Die Hauptthese, mit deren Hilfe sie den Leser durch ihr Material zu lotsen versucht, klingt wie eine literaturhistorische Variante zum Klischee vom „deutschen Sonderweg“: Weil sich der auf Tragik gepolte deutsche Volkscharakter ohnehin nie mit den Mängeln und Unvollkommenheiten des Lebens abgefunden habe, sei er von jeher anfällig gewesen für den Zauber von Utopien, die versprachen, das Vollkommene sei machbar. Daher, so heißt es in der luziden, aber ganz auf „Umerziehung“ gestimmten Einführung des Herausgebers der nicht von ungefähr 1947 erschienenen deutschen Übersetzung, erkläre sich auch die starke Anziehungskraft, die totalitäre Versuchungen des 20. Jahrhunderts, marxistischer „Zukunftsstaat“ wie „Tausendjähriges Reich“, auf das Volk in der Mitte Europas ausübten. Vorbereitet worden sei dies von ihren Dichtern und Denkern seit 1750. Im antiken Griechenland hätten Winckelmann und seine Nachfolger ein Reich der „edlen Einfalt und stillen Größe“ imaginiert, aus dem sie alle Widrigkeiten der Realität des Daseins verbannten. Hier glaubten sie, sämtliche Bestandteile einer Welt idealer Vollkommenheit vorzufinden, derer ihre Phantasie bedurfte, um aus der zunehmend unerträglicheren „Entzweiung“ der modernen Zivilisation zu entkommen.

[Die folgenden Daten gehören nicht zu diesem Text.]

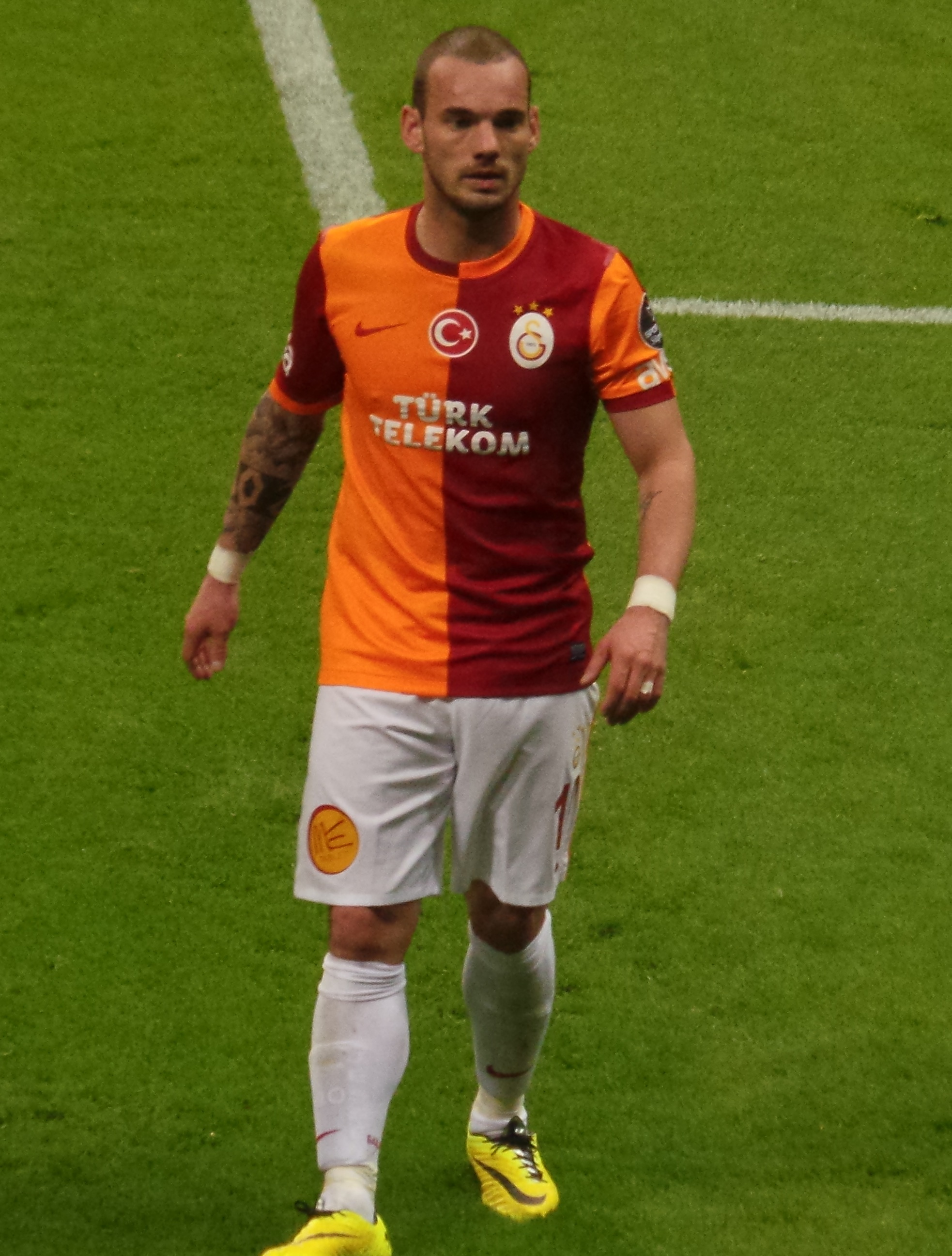 Sneijder gol attığı ilk derbi maçı

Kürzlich hat die Berliner Kulturwissenschaftlerin Claudia Schmölders das hierzulande selbst in Fachkreisen kaum rezipierte Werk Butlers wiederentdeckt (Zeitschrift für Ideengeschichte, 1/2015). Aber nicht, um die Fragwürdigkeit ihrer in der angelsächsischen „Hunnen“-Propaganda des Ersten Weltkrieges wurzelnden Schablonisierung des deutschen „Wesens“ einer ideologiekritischen Korrektur zu unterziehen. Obwohl dies leicht gewesen wäre, hätte Schmölders Walther Rehms „Griechentum und Goethezeit“ zu Rate gezogen, das 1936 Butlers Darstellung auf dem Fuße folgte und das die Geschichte der deutschen Gräkomanie nicht politisch instrumentalisiert. Allein Rehms Hinweis auf die ethisch-ästhetische Höherschätzung der Moderne bei Schiller und Humboldt genügte, um Elsie Butlers Mär vom Weimarer Glauben an den Vorrang antiker Vollkommenheit zu relativieren. 

Stattdessen ist Schmölders bemüht, deren „Sonderweg“-Irrtum mit Lesefrüchten aus den Werken veritabler Philhellenen wie Gerhart Hauptmann und Sigmund Freud zu aktualisieren. Bis die 1944 geborene Tochter des berühmten Nationalökonomen Günter Schmölders, sich offenkundig als „Tätertochter“ fühlende, enthemmt assoziierende Autorin bei den „deutschen Offizieren mit humanistischer Bildung“ anlangt, die 1941 in Griechenland einmarschierten und dort „unter dem Bann hellenistischer Selbstverkennung“ ihre „Exzesse“ verübten. Ideengeschichte leicht gemacht!